Our opinion is also based on the correctness of the following assumptions: (i) Outfront and each of the entities comprising the Company has been and will continue to be operated in accordance with the laws of the jurisdiction in which it was formed and in the manner described in the relevant organizational documents, (ii) there will be no changes in the applicable laws of the State of Maryland or of any other jurisdiction under the laws of which any of the entities comprising the Company have been formed, and (iii) each of the written agreements to which the Company is a party has been and will be implemented, construed and enforced in accordance with its terms.

In rendering our opinion, we have considered and relied upon the Internal Revenue Code of 1986, as amended (the “Code”), the regulations promulgated thereunder (“Regulations”), administrative rulings and other Treasury interpretations of the Code and the Regulations by the courts and the Internal Revenue Service (“IRS”), all as they exist at the date hereof. It should be noted that the Code, Regulations, judicial decisions, and administrative interpretations are subject to change at any time and, in some circumstances, with retroactive effect. A material change that is made after the date hereof in any of the foregoing bases for our opinion could affect our conclusions set forth herein.
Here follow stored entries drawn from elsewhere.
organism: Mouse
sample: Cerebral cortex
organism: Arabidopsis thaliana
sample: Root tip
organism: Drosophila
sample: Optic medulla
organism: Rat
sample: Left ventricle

There can be no assurance, moreover, that our opinion will be accepted by the IRS or, if challenged, by a court.

Based on and subject to the foregoing, we are of the opinion that, commencing with Outfront’s first taxable year beginning July 17, 2014, Outfront has been organized and operated in conformity with the requirements for qualification and taxation as a real estate investment trust (a “REIT”) under the Code, and its proposed method of operation will enable it to continue to meet the requirements for qualification and taxation as a REIT. As noted in the Registration Statement, Outfront’s qualification and taxation as a REIT depend upon its ability to meet, through actual operating results, certain requirements relating to the sources of its income, the nature of its assets, its distribution levels and the diversity of its stock ownership,


OUTFRONT Media Inc.

December 18, 2017

Page 3

 

and various other qualification tests imposed under the Code, the results of which are not reviewed by us. Accordingly, no assurance can be given that the actual results of Outfront’s operations for any one taxable year will satisfy the requirements for taxation as a REIT under the Code.
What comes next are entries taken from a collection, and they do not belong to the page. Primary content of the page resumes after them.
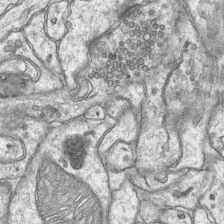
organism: Mouse
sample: CA1 Hippocampus
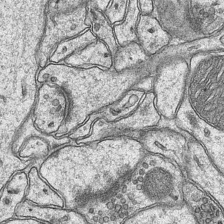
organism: Mouse
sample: CA1 Hippocampus
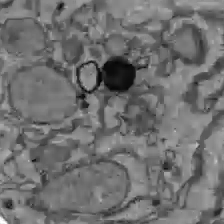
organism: C57BL Mouse
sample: Liver
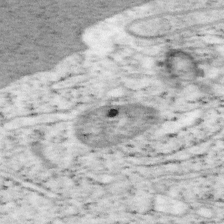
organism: Mouse
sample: OT-I killer T cells with ID8 ovarian cancer cells
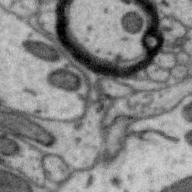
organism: Zebra finch
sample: Brain
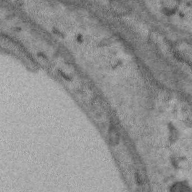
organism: Zebra finch
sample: Brain
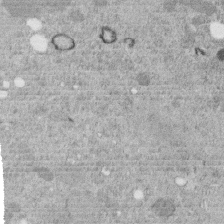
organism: C. elegans
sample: C. elegans embryo early stage

We consent to the filing of this opinion as an exhibit to the Registration Statement and to the reference to Skadden, Arps, Slate, Meagher & Flom LLP under the heading “Legal Matters” in the Registration Statement. In giving this consent, we do not thereby admit that we are in the category of persons whose consent is required under Section 7 of the Act or the rules and regulations of the Commission.
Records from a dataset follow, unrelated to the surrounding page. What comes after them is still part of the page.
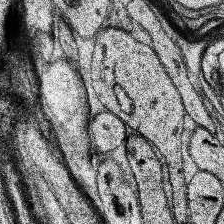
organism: Human
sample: Temporal Lobe
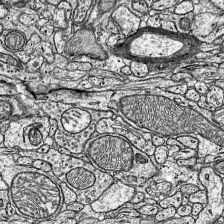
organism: Mouse
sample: Visual Cortex
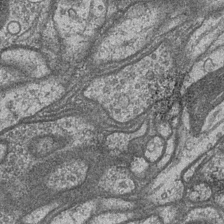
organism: Drosophila
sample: Optic medulla
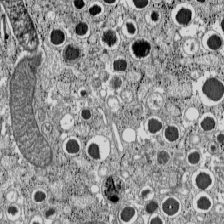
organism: C57BL Mouse
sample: Pancreatic islet
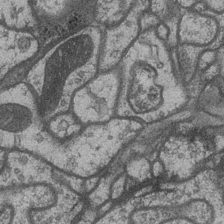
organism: Drosophila
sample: Optic medulla
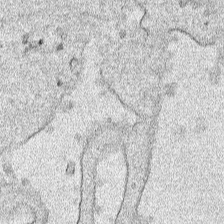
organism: Human
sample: Mitochondria in HCT116 cells
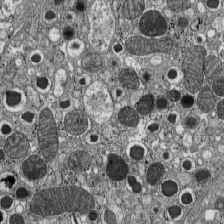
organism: C57BL Mouse
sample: Pancreatic islet
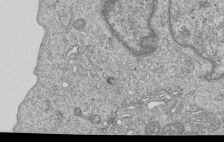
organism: Human
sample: MDA-MB-231 cells
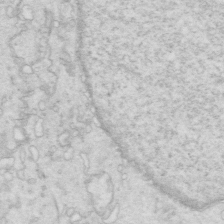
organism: Mouse
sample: Multiciliated cells
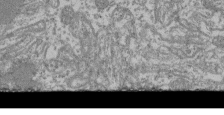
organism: Mouse
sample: Glomerulus
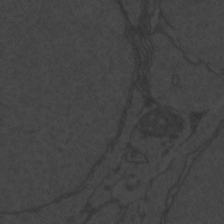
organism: Zebrafish
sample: Macrophage infected with Toxoplasma gondii
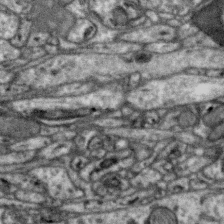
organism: Zebra finch
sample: Brain
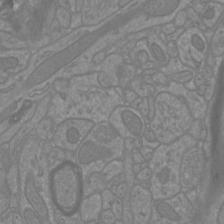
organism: Mouse
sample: Cortical neurons

Except as set forth above, we express no other opinion. This opinion is expressed as of the date hereof, and we are under no obligation to supplement or revise our opinion to reflect any legal developments or factual matters arising subsequent to the date hereof, or the impact of any information, document, certificate, record, statement, representation, covenant, or assumption relied upon herein that becomes incorrect or untrue.